Sam era sui trentacinque anni. Io ne avevo ventiquattro. Nella primavera del ’59 dividevamo un appartamentino di due stanze a New Orleans di sotto. In realtà l’appartamento era suo, ma Sam m’invitò a dividerlo con lui quando seppe che non sapevo dove stare. A quell’epoca lavorava part-time come addetto a un fiutatolo.
Io ero sbarcato di fresco dalla navetta di Nuovissima York, dove avrei dovuto fare il terzo assistente legale del giudice Mattachine della Supremissima Corte della contea di Manhattan. L’impiego l’avevo avuto grazie a raccomandazioni politiche, naturalmente: non per meriti miei. Gli assistenti legali non devono essere intelligenti: questo turberebbe i computer. Dopo aver passato otto giorni con il giudice Mattachine avevo perso la pazienza ed ero saltato sulla prima navetta diretta a sud portando con me tutti i miei averi terreni, consistenti nello spazzolino da denti elettrico, lo schiacciacomedoni, la mia chiave di accesso all’output delle informazioni generali, il mio più recente estratto-conto della banca, due cambi d’abito, e il mio portafortuna: una moneta d’oro bizantina, un nomisma di Alessio I. Quando arrivai a New Orleans, scesi e vagai per i sottolivelli finché i piedi mi portarono al fiutatolo di Sotto-Bourbon Street, al livello 3. Confesso che ad attirarmi là dentro furono due ragazze ridacchianti che nuotavano in immersione in una vasca piena di qualcosa che sembrava (ed era) cognac. Si chiamavano Helen e Betsy, e per qualche tempo la nostra conoscenza fu piuttosto intima. Erano le attrazioni esterne del fiutatolo: nei tempi atomici si chiamavano imbonitrici. Portavano maschere a branchie e mostravano ai passanti le loro graziose nudità, promettendo frenesie orgiastiche senza concederle mai. Le guardavo mentre nuotavano in cerchio, lentamente, ognuna stringendo il seno sinistro dell’altra; e di tanto in tanto una coscia tornita si insinuava fra le cosce di Helen e di Betsy a seconda del caso, e tutt’e due mi sorridevano invitanti; così finii con l’entrare.

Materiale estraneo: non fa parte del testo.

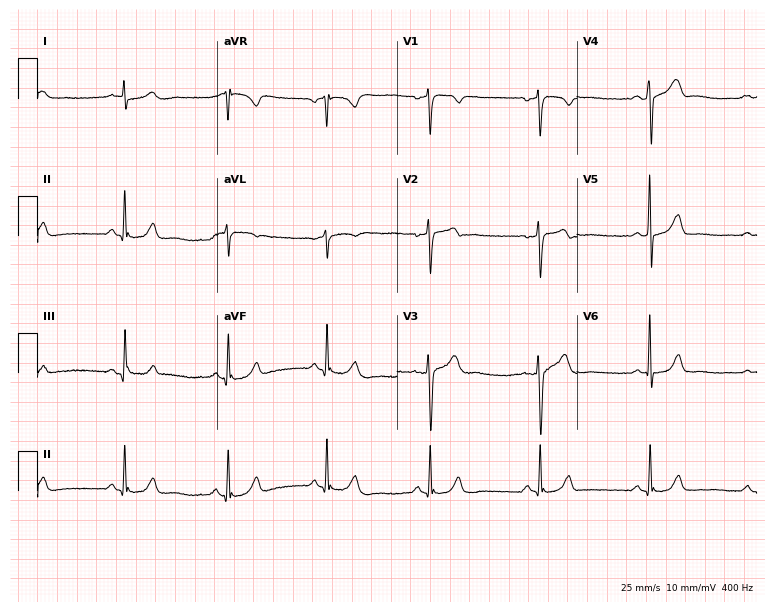
12-lead ECG from a male patient, 48 years old (7.3-second recording at 400 Hz). Recorded interpretation: within normal limits.
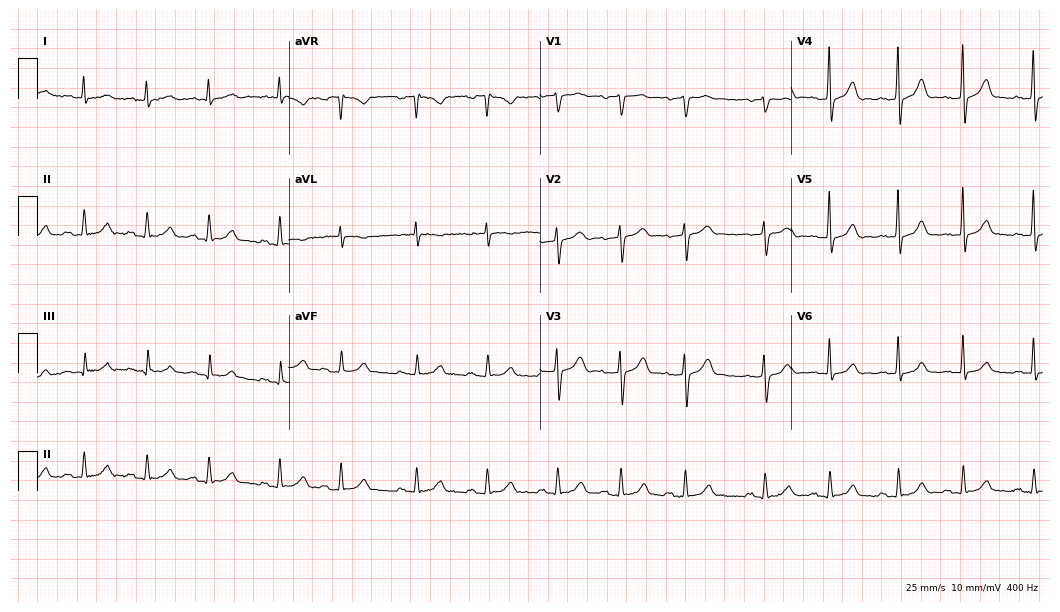
Resting 12-lead electrocardiogram (10.2-second recording at 400 Hz). Patient: an 82-year-old female. Read as a normal ECG.

Mi venne incontro Sam. Era alto circa due metri, con gli zatteroni, e portava addosso un perizoma e una quantità d’olio. Il giudice Mattachine ne sarebbe andato pazzo. Sam disse: — ’Sera, bianco. Vuole comprare un sogno?
— Di che genere ne avete?
— Sado, maso, omo, lesbo, inter, esteriore, superiore, inferiore, e tutte le variazioni e deviazioni. — Indicò la lastra degli accrediti. — Scelga quello che vuole e prema il pollice lì sopra.

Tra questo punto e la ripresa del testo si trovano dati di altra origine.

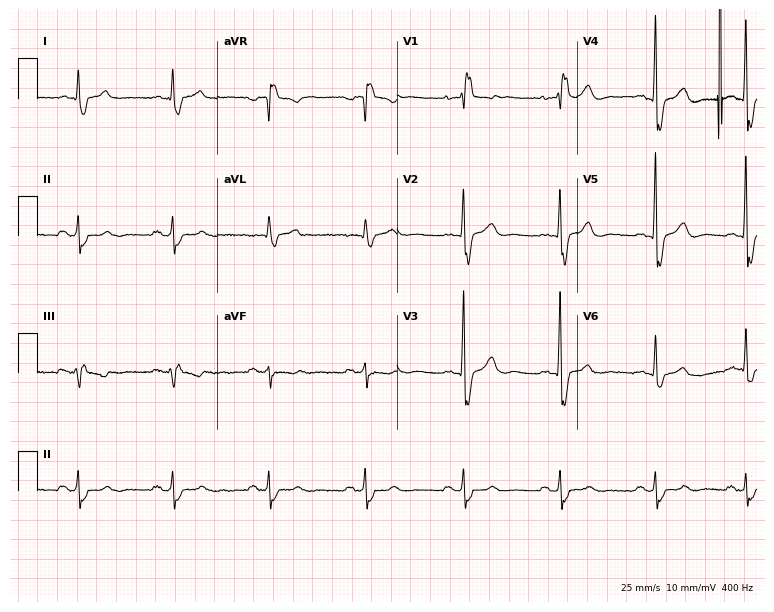
12-lead ECG (7.3-second recording at 400 Hz) from a 52-year-old male patient. Screened for six findings — first-degree AV block, right bundle branch block, left bundle branch block, sinus bradycardia, atrial fibrillation, sinus tachycardia — none is recorded. Other findings, if any, are not listed.
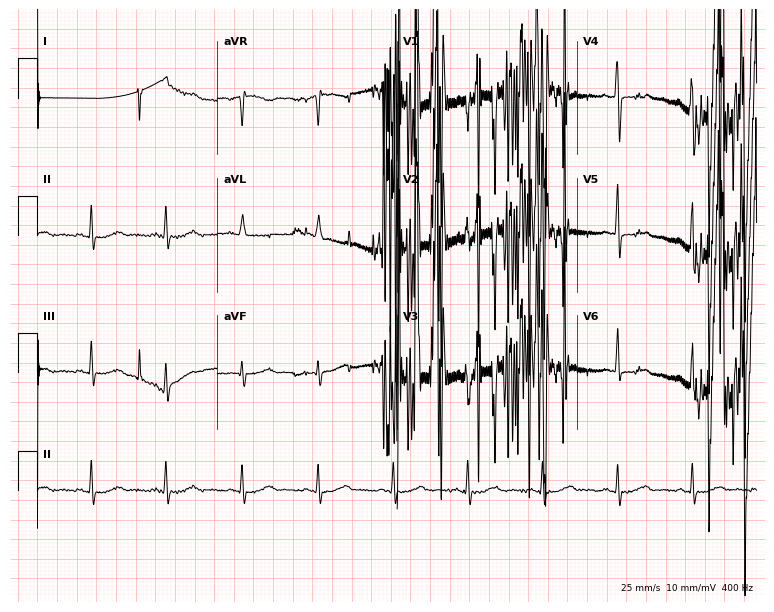
12-lead ECG (7.3-second recording at 400 Hz) from a 70-year-old female. Screened for six findings — first-degree AV block, right bundle branch block, left bundle branch block, sinus bradycardia, atrial fibrillation, sinus tachycardia — none is recorded. Only these six findings were labelled.

— Potrei provare qualche campione, prima?
Mi scrutò attentamente. — Cosa ci fa un bravo ragazzo ebreo come lei in un posto come questo?

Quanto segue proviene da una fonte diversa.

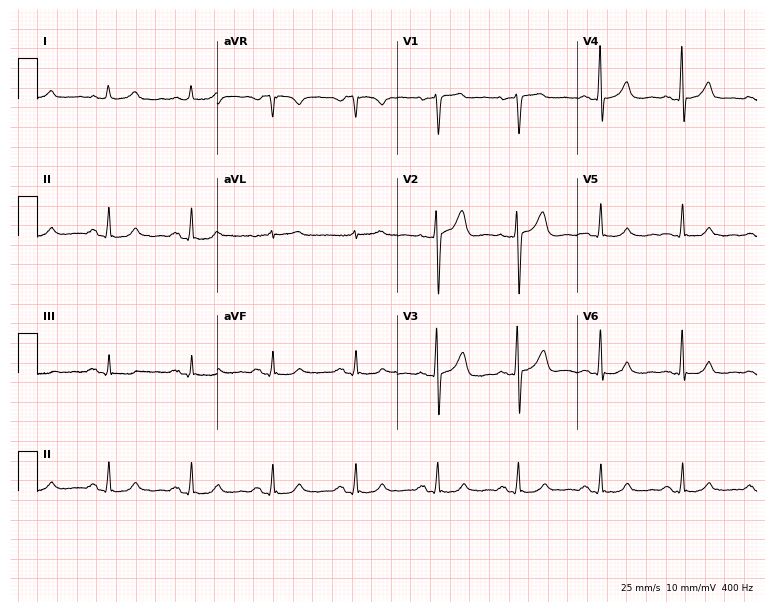
Electrocardiogram (7.3-second recording at 400 Hz), a male, 68 years old. Overall reading on record: normal ECG.
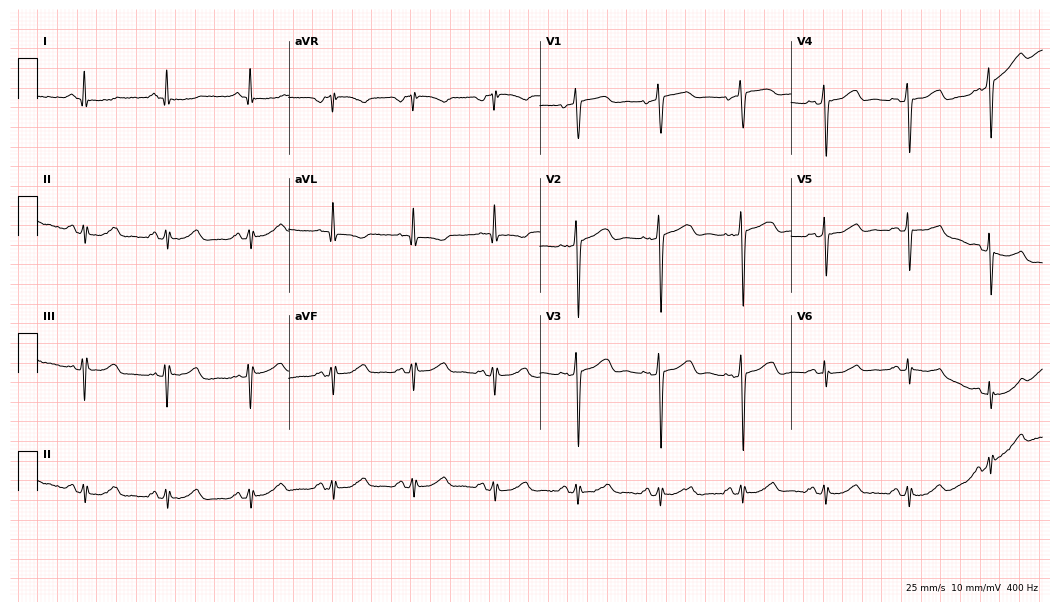
Resting 12-lead electrocardiogram (10.2-second recording at 400 Hz). Patient: a woman, 53 years old. None of these six findings is recorded: first-degree AV block, right bundle branch block, left bundle branch block, sinus bradycardia, atrial fibrillation, sinus tachycardia. Only these six findings were labelled.

— Strano. Stavo per farle la stessa domanda.
— Mi nascondo per sfuggire alla Gestapo — disse Sam. — Camuffato da negro.
Yishadal v’yiskadash…
— … adonai ehhainu — conclusi io. — Ma Io sono della Chiesa episcopale riveduta e corretta.
— Io sono della Prima Chiesa di Cristo vudu. Devo cantare un inno negro?
— Me lo risparmi — dissi io. — Può presentarmi alle ragazze della vasca?
— Qui non vendiamo carne, bianco: soltanto sogni.
— Io non compro carne: la prendo solo in prestito, per un po’.
— Quella con il seno tornito è Betsy. Quella col deretano è Helen. Molto spesso sono vergini, e allora il prezzo è più salato. Provi un sogno, invece. Guardi queste deliziose maschere. Sicuro di non voler fiutare?
— Sicuro, che sono sicuro.
— Dove ha preso quell’accento di Nuovissima York?
Io dissi: — Nel Vermont, durante le vacanze estive. E lei dove ha preso quella lucida pelle nera?
— Mio papà l’ha comprata in un centro genetico. Come si chiama?
— Jud Elliot. E lei?
— Sambo Sambo.
— Un po’ monotono. Le spiace se la chiamo Sam?
— Lo fanno in parecchi. Adesso abita a New Orleans di sotto?
— Sono appena sceso dalla navetta. Non ho ancora trovato un posto dove stare.
— Io smonto dal lavoro alle quattro del mattino — disse Sam. — E anche Helen e Betsy. Andiamo tutti a casa mia.